(Data extract begins)

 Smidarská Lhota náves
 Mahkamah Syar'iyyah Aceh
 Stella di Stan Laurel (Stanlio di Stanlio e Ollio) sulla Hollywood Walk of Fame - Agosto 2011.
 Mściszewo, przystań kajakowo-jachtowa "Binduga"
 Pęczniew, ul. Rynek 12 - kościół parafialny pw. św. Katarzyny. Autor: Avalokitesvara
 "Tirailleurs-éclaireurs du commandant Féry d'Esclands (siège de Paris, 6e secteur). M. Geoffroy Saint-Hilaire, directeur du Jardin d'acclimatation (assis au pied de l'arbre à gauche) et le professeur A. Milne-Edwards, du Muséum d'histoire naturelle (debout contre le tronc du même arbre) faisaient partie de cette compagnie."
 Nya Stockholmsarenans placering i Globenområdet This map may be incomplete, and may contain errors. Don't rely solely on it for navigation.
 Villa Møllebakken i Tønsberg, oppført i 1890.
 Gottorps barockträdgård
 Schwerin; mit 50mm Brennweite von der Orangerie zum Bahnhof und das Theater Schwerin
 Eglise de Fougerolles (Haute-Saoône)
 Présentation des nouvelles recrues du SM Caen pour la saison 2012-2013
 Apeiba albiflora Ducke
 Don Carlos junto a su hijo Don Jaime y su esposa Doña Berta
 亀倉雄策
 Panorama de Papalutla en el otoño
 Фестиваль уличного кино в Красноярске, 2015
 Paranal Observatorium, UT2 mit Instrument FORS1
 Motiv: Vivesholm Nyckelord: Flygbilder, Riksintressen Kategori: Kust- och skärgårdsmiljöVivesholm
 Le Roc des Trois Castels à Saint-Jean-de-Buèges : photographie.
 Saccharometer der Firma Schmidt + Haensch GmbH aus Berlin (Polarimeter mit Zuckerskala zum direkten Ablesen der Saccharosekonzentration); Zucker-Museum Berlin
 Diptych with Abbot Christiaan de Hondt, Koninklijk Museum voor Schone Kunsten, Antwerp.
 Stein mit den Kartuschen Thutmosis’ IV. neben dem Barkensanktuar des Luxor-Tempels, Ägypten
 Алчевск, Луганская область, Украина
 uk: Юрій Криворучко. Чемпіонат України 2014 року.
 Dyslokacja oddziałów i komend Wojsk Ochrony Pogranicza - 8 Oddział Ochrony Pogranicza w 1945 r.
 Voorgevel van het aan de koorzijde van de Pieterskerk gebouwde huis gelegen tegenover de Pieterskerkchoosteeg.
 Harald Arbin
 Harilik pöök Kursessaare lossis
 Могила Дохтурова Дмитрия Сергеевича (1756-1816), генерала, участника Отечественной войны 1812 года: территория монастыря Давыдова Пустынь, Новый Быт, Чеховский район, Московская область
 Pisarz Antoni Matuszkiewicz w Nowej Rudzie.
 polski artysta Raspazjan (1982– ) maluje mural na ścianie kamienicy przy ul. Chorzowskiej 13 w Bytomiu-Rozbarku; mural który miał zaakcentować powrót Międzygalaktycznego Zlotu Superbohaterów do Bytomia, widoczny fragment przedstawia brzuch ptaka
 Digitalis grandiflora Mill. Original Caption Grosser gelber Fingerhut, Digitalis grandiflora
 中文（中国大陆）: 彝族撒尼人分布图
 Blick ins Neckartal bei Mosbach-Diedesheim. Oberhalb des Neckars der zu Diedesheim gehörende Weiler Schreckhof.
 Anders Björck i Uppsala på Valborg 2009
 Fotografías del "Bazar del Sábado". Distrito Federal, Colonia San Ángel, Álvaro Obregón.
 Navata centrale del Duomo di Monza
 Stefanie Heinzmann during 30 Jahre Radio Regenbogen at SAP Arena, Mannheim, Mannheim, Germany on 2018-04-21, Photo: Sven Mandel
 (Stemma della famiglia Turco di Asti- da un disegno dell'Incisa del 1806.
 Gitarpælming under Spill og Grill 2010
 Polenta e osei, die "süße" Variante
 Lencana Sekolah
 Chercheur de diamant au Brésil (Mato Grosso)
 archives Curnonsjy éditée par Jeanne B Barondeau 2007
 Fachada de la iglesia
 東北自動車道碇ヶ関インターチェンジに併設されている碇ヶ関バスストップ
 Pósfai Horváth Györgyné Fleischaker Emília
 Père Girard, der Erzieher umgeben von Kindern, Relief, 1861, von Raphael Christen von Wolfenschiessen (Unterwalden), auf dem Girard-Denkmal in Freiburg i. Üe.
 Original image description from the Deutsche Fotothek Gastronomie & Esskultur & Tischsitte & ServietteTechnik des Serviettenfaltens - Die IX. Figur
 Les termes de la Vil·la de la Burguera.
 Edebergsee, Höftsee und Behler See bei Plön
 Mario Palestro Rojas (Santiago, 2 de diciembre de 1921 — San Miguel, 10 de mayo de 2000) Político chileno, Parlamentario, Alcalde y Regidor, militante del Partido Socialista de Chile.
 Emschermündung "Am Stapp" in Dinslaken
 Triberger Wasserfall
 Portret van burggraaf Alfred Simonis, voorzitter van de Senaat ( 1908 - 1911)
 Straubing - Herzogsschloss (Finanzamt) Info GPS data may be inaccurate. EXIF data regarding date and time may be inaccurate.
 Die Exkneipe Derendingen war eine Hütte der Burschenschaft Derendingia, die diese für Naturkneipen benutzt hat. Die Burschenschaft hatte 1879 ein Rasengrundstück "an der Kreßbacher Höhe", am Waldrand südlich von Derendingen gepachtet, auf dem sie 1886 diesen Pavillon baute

(Data extract ends)

**About this task**
Give the number of lines in the entries that contain "Original", and add nothing.

**Answer to this exercise**
2